Fondation Jean Dausset-Centre d'Etude du Polymorphisme Humain (CEPH), Paris, France.
INSERM U976, Hôpital Saint-Louis, Paris, France.
Blood Adv. 2022 May 10;6(9):2805-2811. doi: 10.1182/bloodadvances.2021004707.
Cutaneous involvement of chronic graft-versus-host disease (cGVHD) has a wide range of manifestations including a lichenoid form with a currently assumed mixed Th1/Th17 signature and a sclerotic form with Th1 signature. Despite substantial heterogeneity of innate and adaptive immune cells recruited to the skin and of the different clinical manifestations, treatment depends mainly on the severity of the skin involvement and relies on systemic, high-dose glucocorticoids alone or in combination with a calcineurin inhibitor. We performed the first study using RNA sequencing to profile and compare the transcriptome of lichen planus cGVHD (n = 8), morphea cGVHD (n = 5), and healthy controls (n = 6). Our findings revealed shared and unique inflammatory pathways to each cGVHD subtype that are both pathogenic and targetable. In particular, the deregulation of IFN signaling pathway was strongly associated with cutaneous cGVHD, whereas the triggering receptor expressed on myeloid cells 1 pathway was found to be specific of lichen planus and likely contributes to its pathogenesis. The results were confirmed at a protein level by performing immunohistochemistry staining and at a transcriptomic level using real-time quantitative polymerase chain reaction.

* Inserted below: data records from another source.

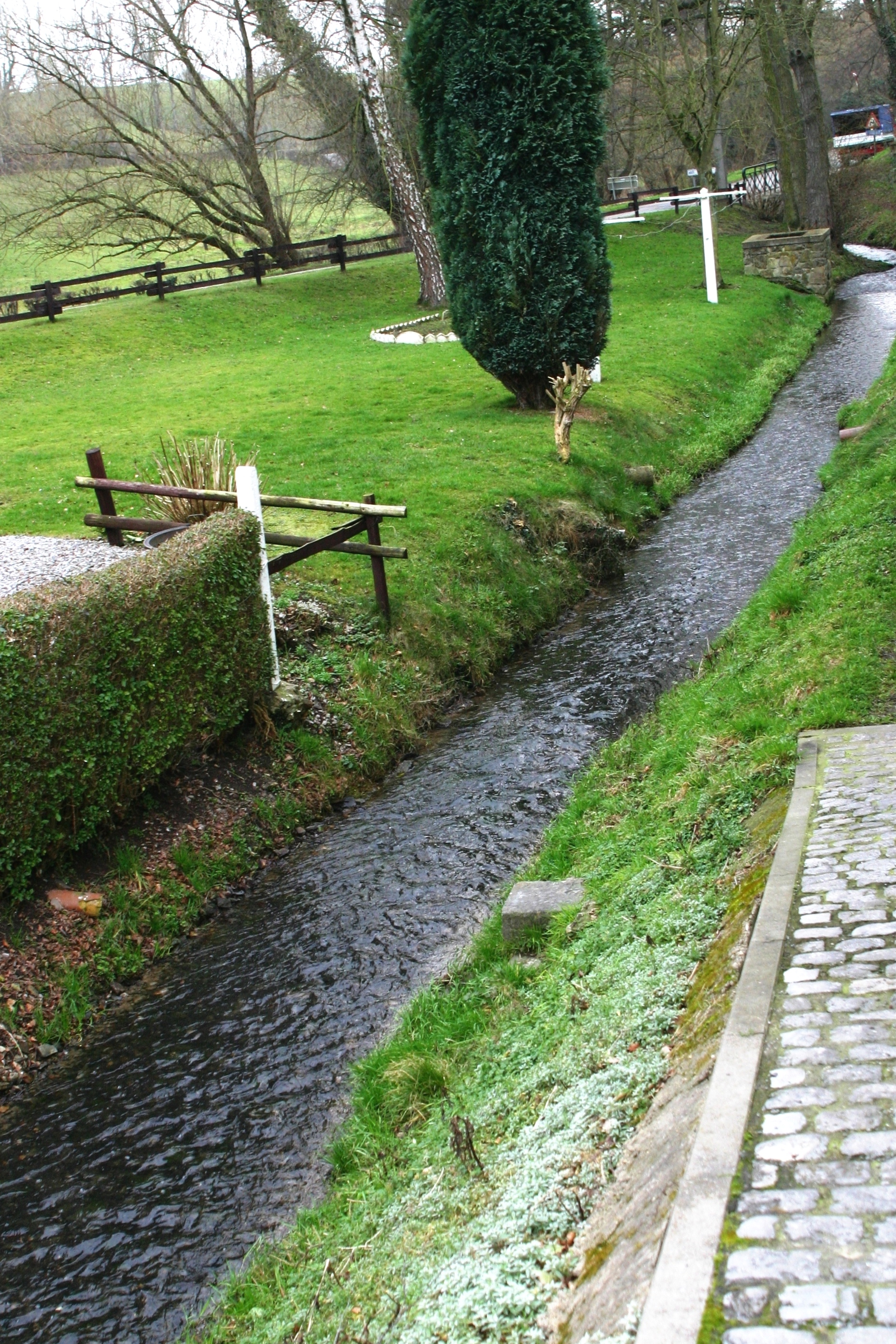 De Bolland an der Sortie vun der Uertschaft Bolland.
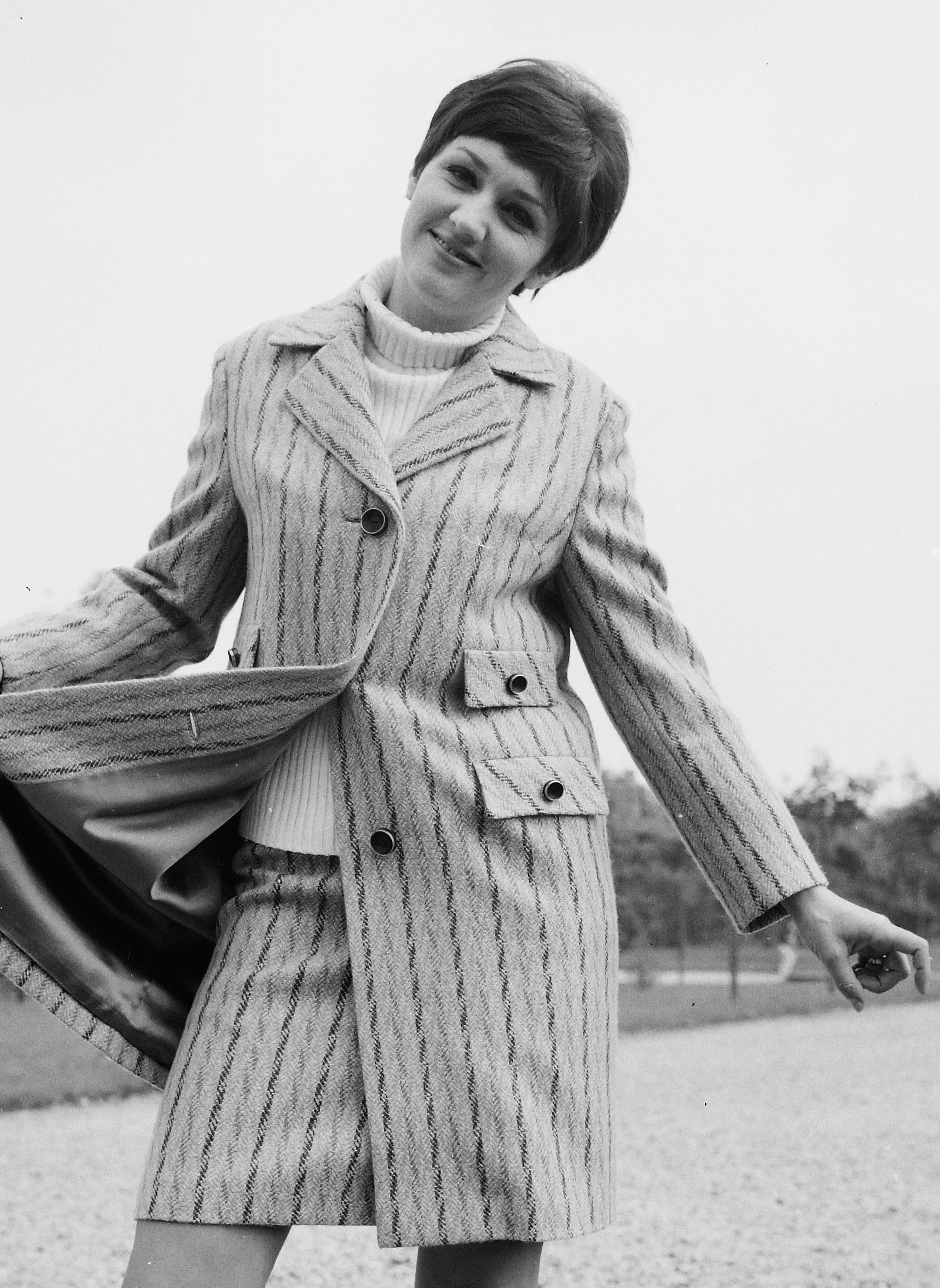 Toldy Mária énekes 1969-ben
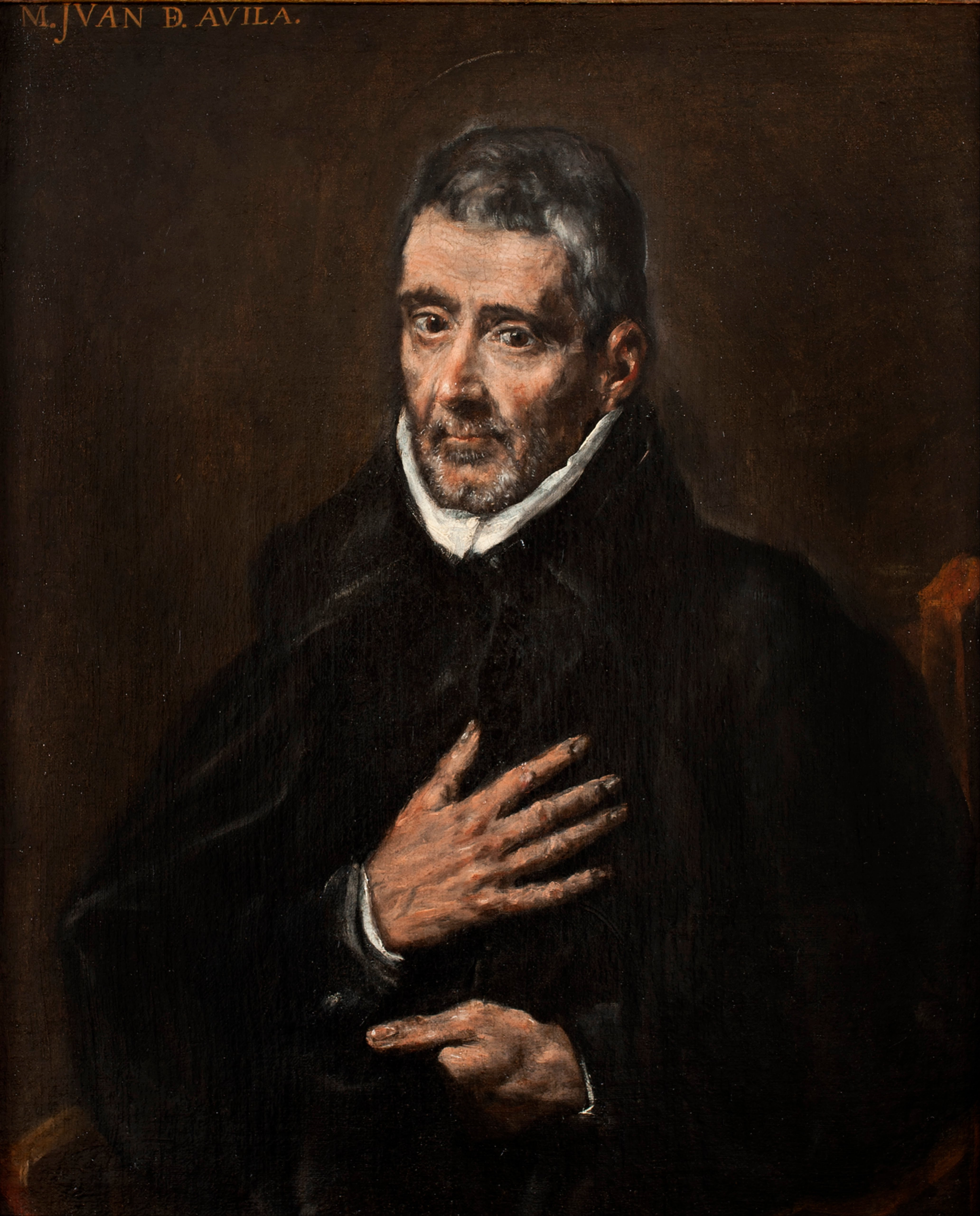 Retrato del sacerdote y escritor español San Juan de Ávila (1500-1569), patrono del clero español y doctor de la Iglesia.

慢性移植物抗宿主病(cGVHD)的皮肤受累表现广泛,包括目前假定为混合 Th1/Th17 特征的苔藓样形式和 Th1 特征的硬化形式。尽管招募到皮肤的先天和适应性免疫细胞以及不同的临床表现存在很大的异质性,但治疗主要取决于皮肤受累的严重程度,并依赖于全身性、大剂量糖皮质激素单独或与钙调神经磷酸酶抑制剂联合使用。我们进行了第一项使用 RNA 测序来分析和比较扁平苔藓 cGVHD(n = 8)、硬皮病 cGVHD(n = 5)和健康对照(n = 6)的转录组的研究。我们的发现揭示了每种 cGVHD 亚型的共同和独特的炎症途径,这些途径既是致病的,也是可靶向的。特别是 IFN 信号通路的失调与皮肤 cGVHD 强烈相关,而髓样细胞表达的触发受体 1 通路被发现是扁平苔藓特有的,可能有助于其发病机制。通过进行免疫组织化学染色和实时定量聚合酶链反应在转录组水平上证实了这些结果。